Jorge réalise une adaptation du Trio en mi bémol, l’unique pièce écrite par Eric Rohmer.

O trio em mi bemol
Portugal, 2022
De Rita Azevedo Gomes

Durée : 2h07

Sortie : –

Note :

DOUCE DOUCE MUSIQUE

A l’origine du nouveau film de la réalisatrice portugaise Rita Azevedo Gomes (La Vengeance d’une femme, A Portuguesa), il y a Le Trio en mi bémol, unique pièce de théâtre écrite par Eric Rohmer. La matériau d’origine est particulièrement économe puisqu’il s’agit d’une succession de sept dialogues entre deux protagonistes (et non pas trois, comme peut faire croire le titre), et ce film ne l’est pas beaucoup moins. La réalisatrice assume un minimalisme dans la mise en scène et la direction artistique, sans que l’on sache très bien ce qui relève du clin d’œil théâtral et ce qui est dû aux contraintes sanitaires.

Tourné par une troupe d’amis dans une maison de vacances, O trio em mi bemol est en effet né d’un désir spontané et collectif, comme un jeu ou une utopie. Cette dimension presque extra-filmique offre d’ailleurs comme un écho au Journal de Tûoa de Miguel Gomes et Maureen Fazendeiro. Il est d’ailleurs un peu redondant que la cinéaste rajoute à sa captation une mise en abyme.
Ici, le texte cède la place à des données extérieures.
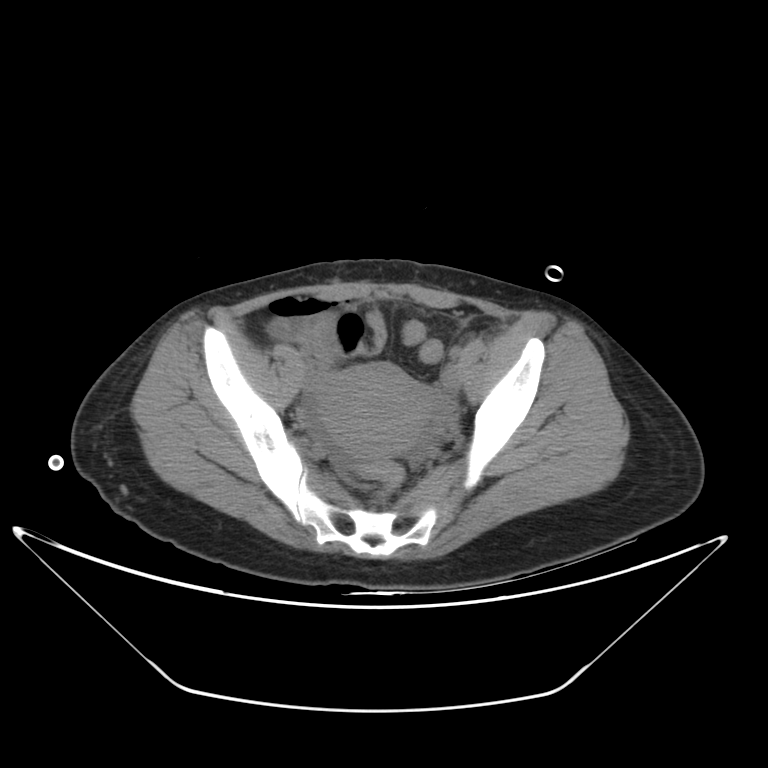
CT, abdomen/pelvis · axial view · soft-tissue window (W 400 / L 40) · Brilliance16 scanner
Boxes: x1 y1 x2 y2 (pixel coords, space-separated). 1 labeled organ on this slice — prostate/uterus at 318 362 427 456.
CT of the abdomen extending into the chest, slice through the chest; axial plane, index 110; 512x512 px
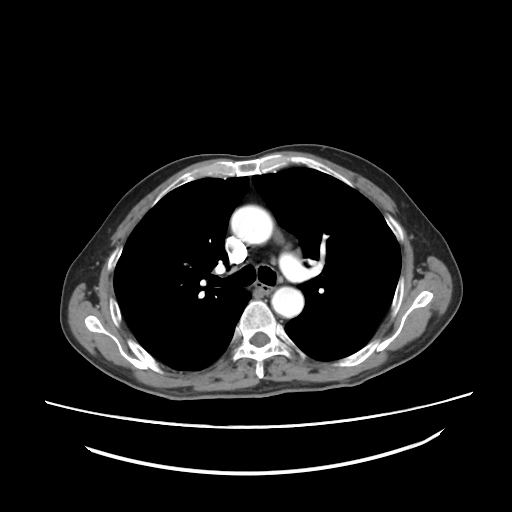 At this level of the chest this dataset labels only the esophagus and the aorta, and each is boxed only where it is labeled; the heart and lungs are never labeled.
{"organs":{"esophagus":[253,280,271,294],"aorta":[[230,205,273,244],[271,286,303,317]]}}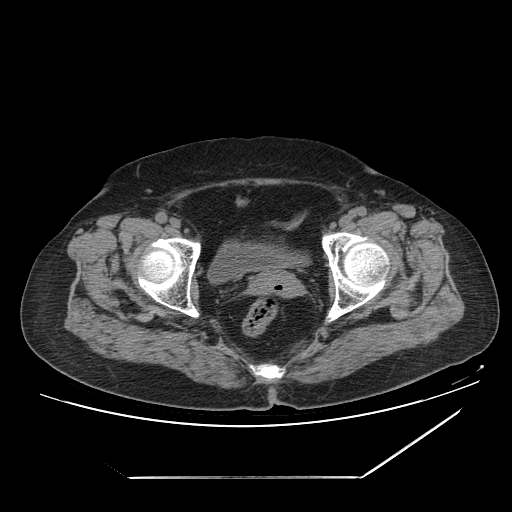 Abdominal CT. Axial slice 29/163. soft-tissue window (W 400 / L 40). 512x512 px
Boxes: x1:y1:x2:y2 in pixels.
Organ bounding boxes:
- prostate/uterus: 249:270:297:295
- bladder: 207:242:308:283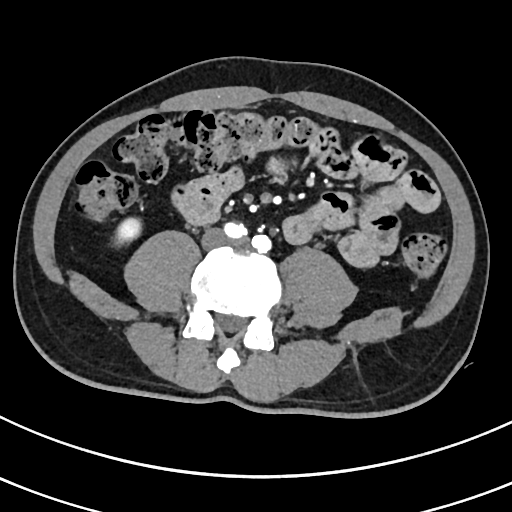

Abdominal CT. axial view. 512x512 px. SOMATOM Force scanner
One row per box, in pixels: columns x1 and y1 give the top-left corner, x2 and y2 the bottom-right.
| organ | x1 | y1 | x2 | y2 |
|---|---|---|---|---|
| right kidney | 115 | 219 | 140 | 240 |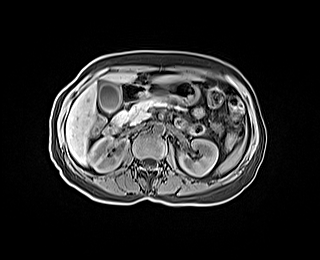
Abdominal MR; Axial slice 36/72; 1st–99th percentile window
{"organs":{"pancreas":[113,97,182,125],"right kidney":[89,136,128,171],"duodenum":[104,83,143,133],"gall bladder":[98,82,121,112],"stomach":[141,81,199,103],"liver":[66,73,196,165],"aorta":[153,123,164,134],"inferior vena cava":[133,124,143,129],"left kidney":[178,139,217,176],"spleen":[216,145,243,174]}}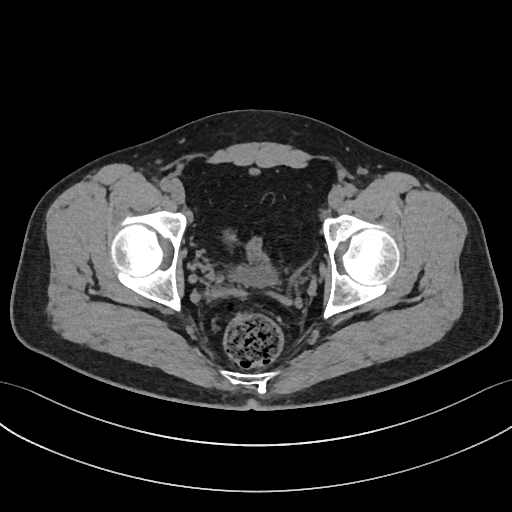
Computed tomography, abdomen. axial view
Coordinates as <box>x1,y1,x2,y2</box> in pixels.
Organ bounding boxes:
- bladder: <box>232,267,276,285</box>

Ceux que l’on prend d’abord pour les protagonistes de la pièce de Rohmer se révèlent en effet rapidement être des acteurs répétant la pièce, sous la surveillance lointaine d’un metteur en scène facétieux qui les épie à travers des branchages (un gimmick qui évoque plus Resnais que Rohmer, pour le coup). Quand ce dernier explique avec moult malice à ses acteurs avoir perdu son scénario, pour enfin le retrouver à la toute fin, la poésie du film prend l’eau.

En toute humilité, on se demande un peu ce que Rita Azevedo Gomes a voulu apporter, avec cette drôle de mise à distance, au texte d’origine. Si la langue particulière de Rohmer reste un plaisir à entendre, celle-ci se retrouve par moment curieusement asséchée par ces nouveaux paradigmes de mise en scène. On craint par moments que O trio em mi bemol ne finisse paradoxalement par ressembler à l’image que se font de Rohmer les gens qui n’ont jamais vu ses films, mais c’est aussi de par sa sobriété jusqu’au-boutiste que le film devient quand même fort intrigant. A l’image de sa forme aux succès discrets (l’harmonie des couleurs, lignes inattendues venant habiter le cadre), c’est en sourdine que le film dévoile son charme simple.